Lord George presented the petition, but the House refused to consider it at that time, by a vote of 192 to 6. The multitude now became disorderly, and after the House adjourned, bodies of men proceeded to demolish the Catholic chapels at the residences of the foreign ministers. From this moment the whole affair changed its character. Desperate men, many of them thieves and robbers, took the lead. Not only were Catholic chapels set on fire, but the London prisons were broken open and destroyed; thirty-six fires were blazing at one time during the night; the town was for some days completely in the power of the multitude; Lord Mansfield's house was destroyed; the breweries and distilleries were broken open, and the mob became infuriated with liquor; and for a period there was reason to apprehend that the whole of the metropolis might be made one general scene of conflagration. The military were at last called in from the country, and, after a severe conflict, the mob was put down; but not until nearly five hundred persons had been killed or wounded, exclusive of those who perished from the effects of intoxication.

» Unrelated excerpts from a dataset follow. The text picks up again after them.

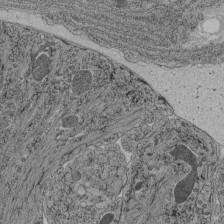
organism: C. elegans
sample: C. elegans pharynx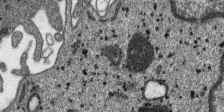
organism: Human
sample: Lung epithelial cells infected with SARS-CoV-2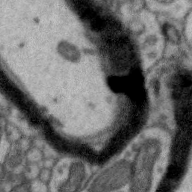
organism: Zebra finch
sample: Brain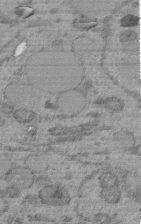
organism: C. elegans
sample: C. elegans embryo early stage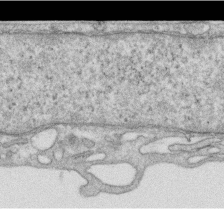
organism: Human
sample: Centriole in RPE cells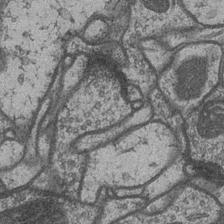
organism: Drosophila
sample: Optic medulla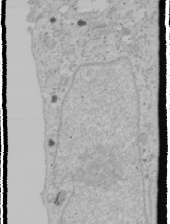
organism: Human
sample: Mitochondria in U2OS cells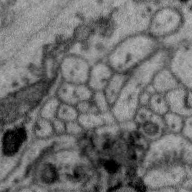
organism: Zebra finch
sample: Brain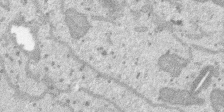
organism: Human
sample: Lung epithelial cells infected with SARS-CoV-2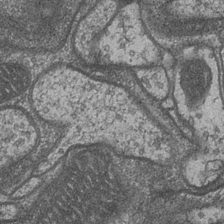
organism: Drosophila
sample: Optic medulla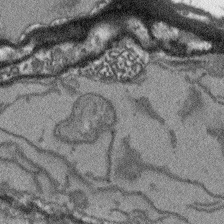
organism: Arabidopsis thaliana
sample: Root tip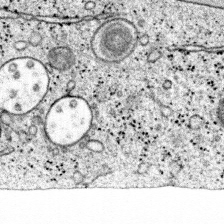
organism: Human
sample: HeLa cells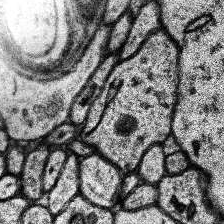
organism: Human
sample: Temporal Lobe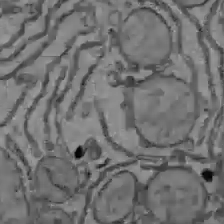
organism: C57BL Mouse
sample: Liver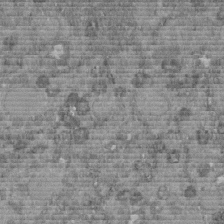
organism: C. elegans
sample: C. elegans embryo early stage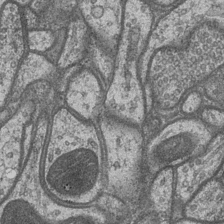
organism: Drosophila
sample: Optic medulla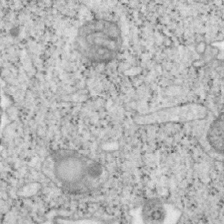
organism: Mouse
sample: OT-I killer T cells with ID8 ovarian cancer cells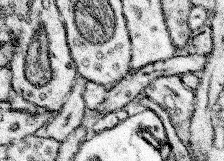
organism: Mouse
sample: Somatosensory cortex neuropil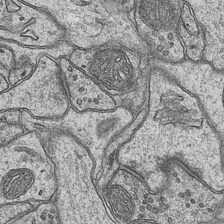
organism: Mouse
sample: CA1 Hippocampus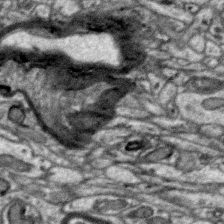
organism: Zebra finch
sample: Brain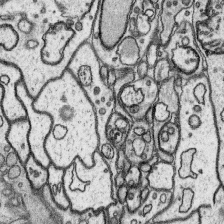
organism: Platynereis dumerilii
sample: Parapodia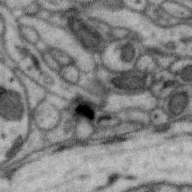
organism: Zebra finch
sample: Brain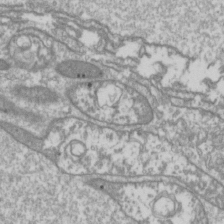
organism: Drosophila
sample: Cell division; meiosis; drosophila spermatocytes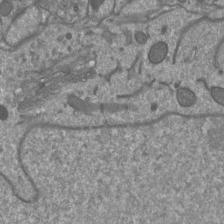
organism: Mouse
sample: Cortical neurons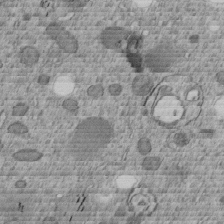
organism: C. elegans
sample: C. elegans embryo early stage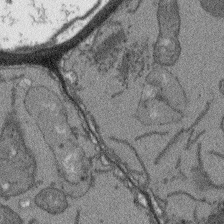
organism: Arabidopsis thaliana
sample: Root tip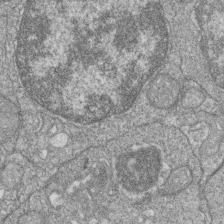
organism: Zebrafish
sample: Cilia; retinal pigment epithelium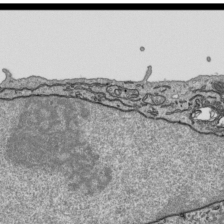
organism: Human
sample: Mitochondria in HCT116 cells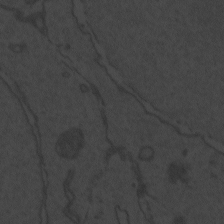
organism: Zebrafish
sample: Macrophage infected with Toxoplasma gondii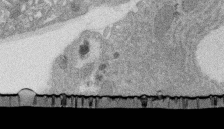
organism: Rat
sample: Salivary granule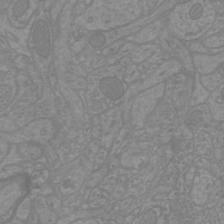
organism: Mouse
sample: Cortical neurons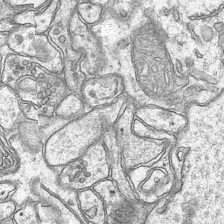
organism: Mouse
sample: CA1 Hippocampus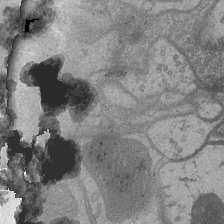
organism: Drosophila
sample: Optic medulla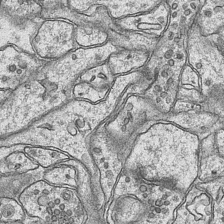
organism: Mouse
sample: CA1 Hippocampus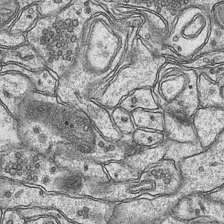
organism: Mouse
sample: CA1 Hippocampus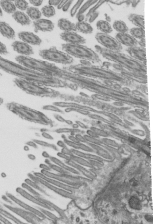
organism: Mouse
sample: Mouse epididymis efferent ductule cilia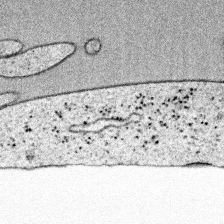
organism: Human
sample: HeLa cells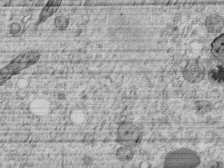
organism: C. elegans
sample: C. elegans embryo early stage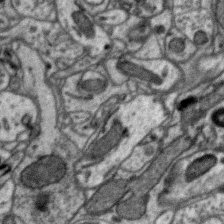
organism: Zebra finch
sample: Brain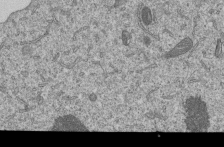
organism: Human
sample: MDA-MB-231 cells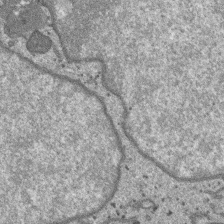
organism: Human
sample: Lung epithelial cells infected with SARS-CoV-2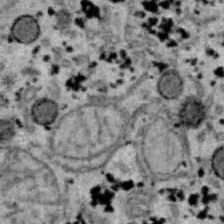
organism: Mouse
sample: Liver from an obese (ob/ob) mouse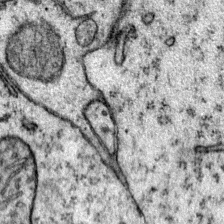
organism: Mouse
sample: Primary visual cortex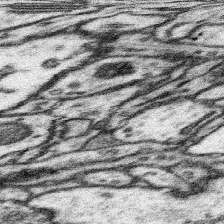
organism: Mouse
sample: Somatosensory cortex neuropil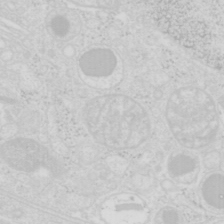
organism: Mouse
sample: Pancreas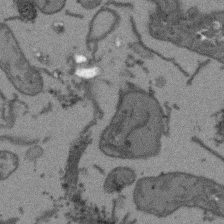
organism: Arabidopsis thaliana
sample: Root tip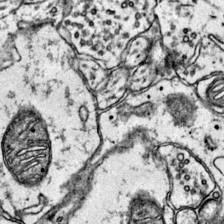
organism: Mouse
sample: Primary visual cortex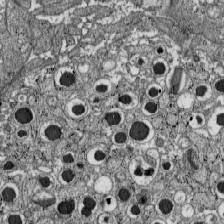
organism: C57BL Mouse
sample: Pancreatic islet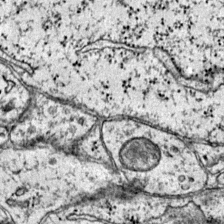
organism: Mouse
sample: Primary visual cortex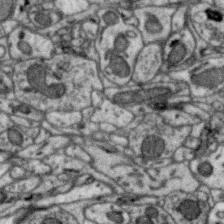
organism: Zebra finch
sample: Brain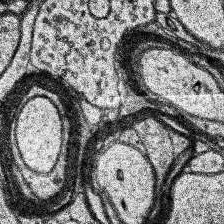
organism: Human
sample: Temporal Lobe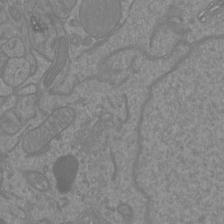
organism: Mouse
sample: Cortical neurons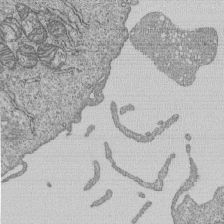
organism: Human
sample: MDA-MB-231 cells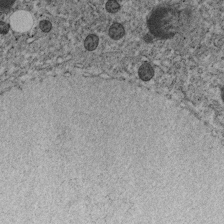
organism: C. elegans
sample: C. elegans embryo early stage

The government had been taken by surprise: no adequate provision was made to guard against violence; and, as the riots went on, all authority for a time seemed to be paralyzed or extinct. When order was at last restored, the magistrates, as is common with those who have neglected their duty, endeavored to throw the blame on others-they resolved to make Lord George Gordon their scapegoat. He was accordingly arraigned for high treason; and such was the excitement of the public mind, such the eagerness to have some one punished, that he was in imminent danger of being made the victim of public resentment. It was happy for him that, in addition to Mr. (afterward Lord) Kenyon, his senior counsel, a man of sound mind, but wholly destitute of eloquence, he had chosen Mr. Erskine, as a Scotchman, to aid in his defense. It was the means probably of saving his life.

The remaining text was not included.